= John Wylie (businessman) =

Australian investment banker

John Malcolm Rodney Wylie (born 1961) is an Australian investment banker. He was previously managing director and Head of Corporate Advisory of Lazard, Chair of the Melbourne Cricket Ground Trust and Chair of the Australian Sports Commission. He was President of the State Library of Victoria Board until 2021.
==Personal==

Wylie was born in Brisbane, Queensland in 1961. His parents are Rodney and Nerida Wylie. He is married to Monaco born Myriam Boisbouvier and they have four sons. In 2011, his wife was appointed France's honorary consul in Victoria. He attended Brisbane Boys College. He holds a Bachelor of Commerce with first class honours from University of Queensland. In 1983, he was a Rhodes Scholar and completed a Master of Philosophy at Balliol College, Oxford University.

== Business ==
After completing his Rhodes Scholarship, he took up a position with First Boston in New York. He moved to Melbourne in 1991 with First Boston that later became Credit Suisse First Boston / Credit Suisse. He was managing director of Credit Suisse First Boston between 1994 and 1999. Major financial projects that he worked on included the privatisation of Qantas and Victorian Government's sell down of its power industry between 1993 and 1999. It has been stated that that power industry sale project made his career as it resulted in $14 billion more than initial revenue projections.

In 2000, Wylie with Mark Carnegie, formed Carnegie Wylie. In 2007, the business was acquired by Lazard. In 2013, he was the managing director of Lazard in Australia. Wylie's advice has been sought by significant companies including BHP, Telstra, Coles Myer, Transurban and Toll Holdings. He stepped down as head of Lazard Advisory in Australia at the end of 2014.

==Sport==

Wylie was Chairman of the Melbourne Cricket Ground Trust from 1998 to March 2013. In 1999, he negotiated a deal where MCG received $5 million a year from the Australian Football League for 30 years.
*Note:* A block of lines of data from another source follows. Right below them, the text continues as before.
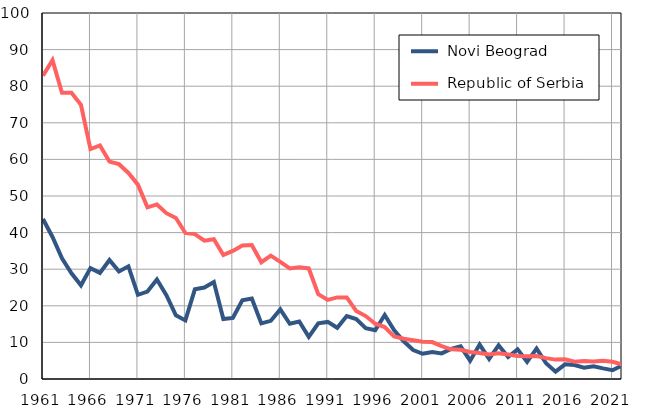
| Category |  Novi Beograd |  Republic of Serbia |
|---|---|---|
| 1961.0 | 43.7 | 82.9 |
| 1962.0 | 38.8 | 87.1 |
| 1963.0 | 33 | 78.2 |
| 1964.0 | 28.9 | 78.2 |
| 1965.0 | 25.6 | 74.9 |
| 1966.0 | 30.3 | 62.8 |
| 1967.0 | 29 | 63.8 |
| 1968.0 | 32.5 | 59.4 |
| 1969.0 | 29.4 | 58.7 |
| 1970.0 | 30.8 | 56.3 |
| 1971.0 | 23 | 53.1 |
| 1972.0 | 23.9 | 46.9 |
| 1973.0 | 27.2 | 47.7 |
| 1974.0 | 22.9 | 45.3 |
| 1975.0 | 17.4 | 44 |
| 1976.0 | 16 | 39.9 |
| 1977.0 | 24.5 | 39.6 |
| 1978.0 | 25 | 37.8 |
| 1979.0 | 26.5 | 38.2 |
| 1980.0 | 16.4 | 33.9 |
| 1981.0 | 16.7 | 35 |
| 1982.0 | 21.5 | 36.5 |
| 1983.0 | 22 | 36.6 |
| 1984.0 | 15.2 | 31.9 |
| 1985.0 | 15.9 | 33.7 |
| 1986.0 | 19 | 32 |
| 1987.0 | 15.1 | 30.2 |
| 1988.0 | 15.7 | 30.5 |
| 1989.0 | 11.5 | 30.2 |
| 1990.0 | 15.2 | 23.2 |
| 1991.0 | 15.6 | 21.6 |
| 1992.0 | 14 | 22.3 |
| 1993.0 | 17.2 | 22.3 |
| 1994.0 | 16.4 | 18.6 |
| 1995.0 | 13.9 | 17.2 |
| 1996.0 | 13.3 | 15.1 |
| 1997.0 | 17.5 | 14.2 |
| 1998.0 | 13.3 | 11.6 |
| 1999.0 | 10.3 | 11 |
| 2000.0 | 7.9 | 10.6 |
| 2001.0 | 6.9 | 10.2 |
| 2002.0 | 7.4 | 10.1 |
| 2003.0 | 7 | 9 |
| 2004.0 | 8.2 | 8.1 |
| 2005.0 | 8.9 | 8 |
| 2006.0 | 5 | 7.4 |
| 2007.0 | 9.4 | 7.1 |
| 2008.0 | 5.5 | 6.7 |
| 2009.0 | 9.2 | 7 |
| 2010.0 | 6 | 6.7 |
| 2011.0 | 8.1 | 6.3 |
| 2012.0 | 4.7 | 6.2 |
| 2013.0 | 8.3 | 6.3 |
| 2014.0 | 4.3 | 5.7 |
| 2015.0 | 2 | 5.3 |
| 2016.0 | 4 | 5.4 |
| 2017.0 | 3.8 | 4.7 |
| 2018.0 | 3.1 | 4.9 |
| 2019.0 | 3.5 | 4.8 |
| 2020.0 | 2.9 | 5 |
| 2021.0 | 2.4 | 4.7 |
| 2022.0 | 3.7 | 4 |

From 2001 to 2006, as chairman, he oversaw the Ground's $465 million redevelopment for the Melbourne 2006 Commonwealth Games

In September 2012, he was appointed Chairman of the Australian Sports Commission (ASC) taking over from Warwick Smith. He announced a new elite sport strategy for Australian sport called Winning Edge 2012–2022. His term as Chair finished in November 2020.

Wylie's passion for sport also includes playing cricket and marathon running, accredited cricket coach, coaching his sons' cricket team, attending Caulfield Bears junior football club games, Chairman of the Victorian Olympic Council Foundation Committee and Deputy President of Melbourne Stars. He is a Collingwood Football Club supporter.

In 2022, Wylie was awarded the Paralympic Medal by Paralympics Australia.

==Community==
Besides his sport appointments, he was Honorary Treasurer of the Florey Neurosciences Institutes between 2007 and 2009. In May 2012, he replaced John Cain as President of the Library Board of Victoria. He is a Trustee Emeritus of the Global Rhodes Trust.

In 2006, Wylie walked the Kokoda Trail with a group called "Once Were Warriors". Members of the group included prominent Australians Simon Crean, Ron Barassi, Paul Little and John Bertrand.

In 2007, he was awarded Member of the Order of Australia (AM) for services to the investment banking and financial services industry, and to the community through sporting and medical organisations. Wylie was promoted to Companion (AC) in the 2022 Australia Day Honours for "eminent service to the community through leadership in the sporting, cultural, philanthropic and business sectors".

In January 2015, it was announced that Wylie and his wife had donated $5 million to the University of Melbourne to establish a professorship of Australian literature.